Hi. You've got Sarah on for Myles. Congrats on the data. And thanks for taking the question. So, from us, can you guys comment on how many patients in each dose group achieved Lp(a) levels below kind of that 120 nanomole per liter and 72 nanomole per liter threshold associated with cardiovascular disease risk? And then just a quick clarification on SLN501. Would you guys look to reacquire those rights back from Mallinckrodt like you guys have done with some of those other assets, or do you guys kind of feel like you're good on the complement, targeting assets at the moment with what you've currently got? Thanks.

So let me again go in reverse order and just say for 501, again, from that portfolio review that we took upon ourselves before we brought the two assets in. We really like those for the size of Silence and the competitive arena that it is in and made that determination when we brought those two in-house. So, no further expectation on that. And Steve, in terms of the segregation data, not sure quite what we can say without query, but up to you.

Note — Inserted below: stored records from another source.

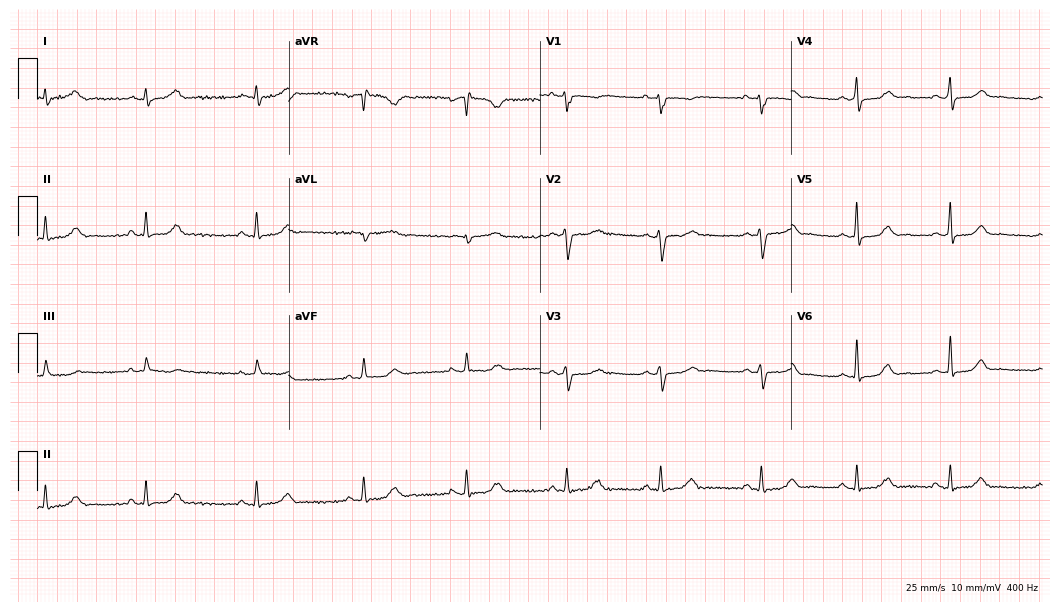
Resting 12-lead electrocardiogram (10.2-second recording at 400 Hz). Patient: a 40-year-old female. Read as a normal ECG.
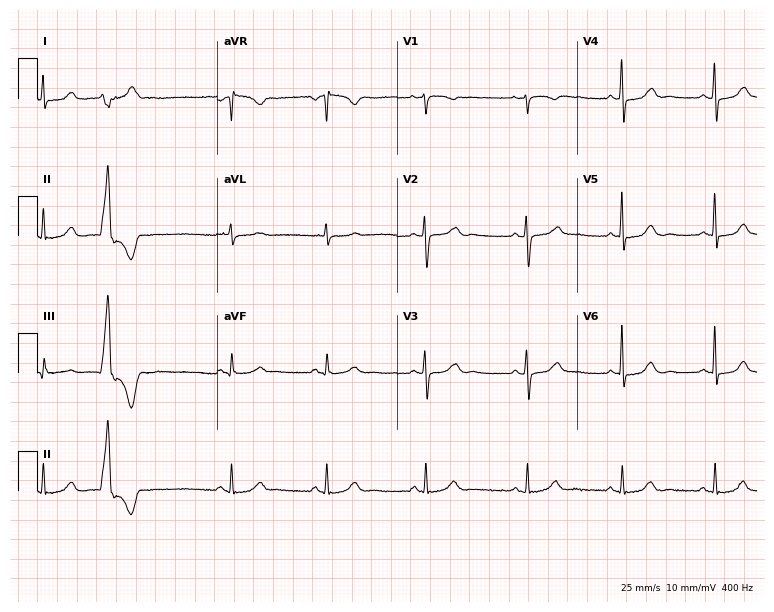
Resting 12-lead electrocardiogram (7.3-second recording at 400 Hz). Patient: a 50-year-old female. None of these six findings is recorded: first-degree AV block, right bundle branch block (RBBB), left bundle branch block (LBBB), sinus bradycardia, atrial fibrillation (AF), sinus tachycardia. Other findings, if any, are not listed.
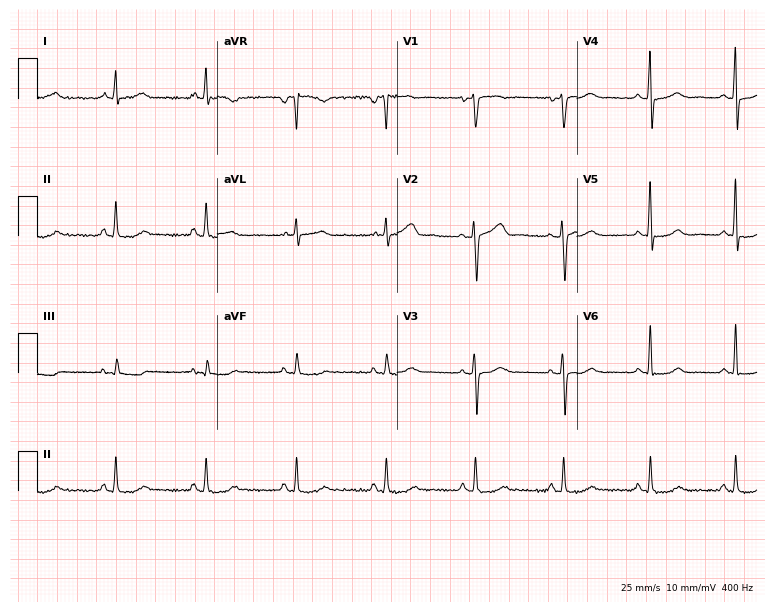
12-lead ECG from a 51-year-old female. Labelled as a normal ECG.
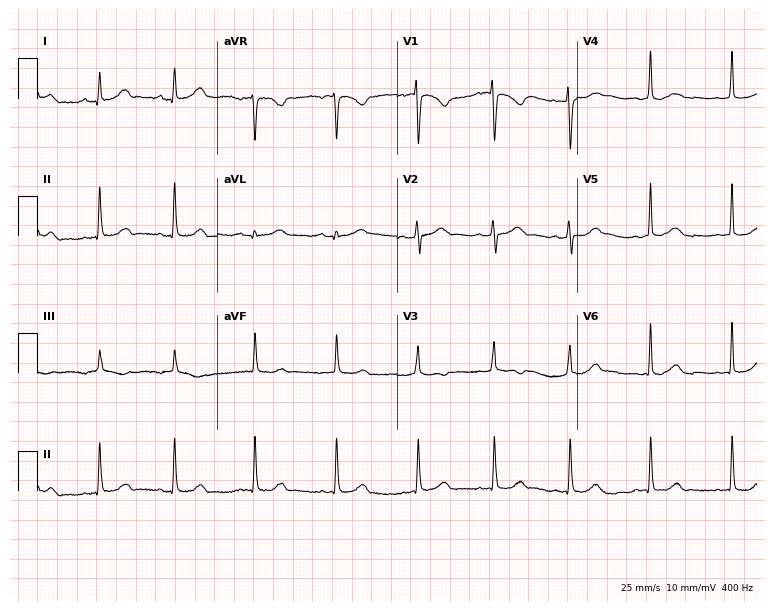
12-lead ECG from a 20-year-old woman. Recorded interpretation: within normal limits.

Yes. No, unfortunately, we can't share that information yet. We'll certainly -- we need to preserve some of those details obviously for a presentation at a research meeting, which we'll do later on this year, hopefully by the end of summer. So we'll share that information in much more detail over the coming months.

Excellent. Thank you.

Thanks, Sarah.

Thank you. [Operator Instructions] And your next question comes from the line of Keay Nakae from Chardan. Please go ahead.

Yes. Thanks. So in terms of the scientific meeting to present the data, should we guess that could be EFC?

Yes, that would be a reasonable expectation. So we'll confirm that in the near future.

Okay, great. And then when we think about the guidance on the runway into 2026, what does that include in terms of commencing a Phase 3?

Rhonda?

Yes. Hi. So that does assume that we would kick that off, and we would continue to prep for that. Again, that does include some of our current collaboration programs. We do anticipate some additional milestones from that, so that is included in our runway as well. And again, we continue to look for any partnering opportunities that will, of course, extend that runway further with the non-dilutive funding first. But that does assume that we would kick off a Phase 3.

Okay. Alright. Very good. Thank you.

Thank you.

Thank you. There are currently no further questions. I will hand the call back to Craig for closing remarks.

Well, thank you all for joining us on this call. I'm extremely proud of our 2023 performance and overall results. As I mentioned at the beginning of this call, 2023 set us up for what we expect to be a very data rich year. And with that building recognition of Silence as a true platform company, we look forward to keeping you updated on our progress. Thank you and have a great day.

Thank you. This concludes today's conference call. Thank you for participating. You may now disconnect.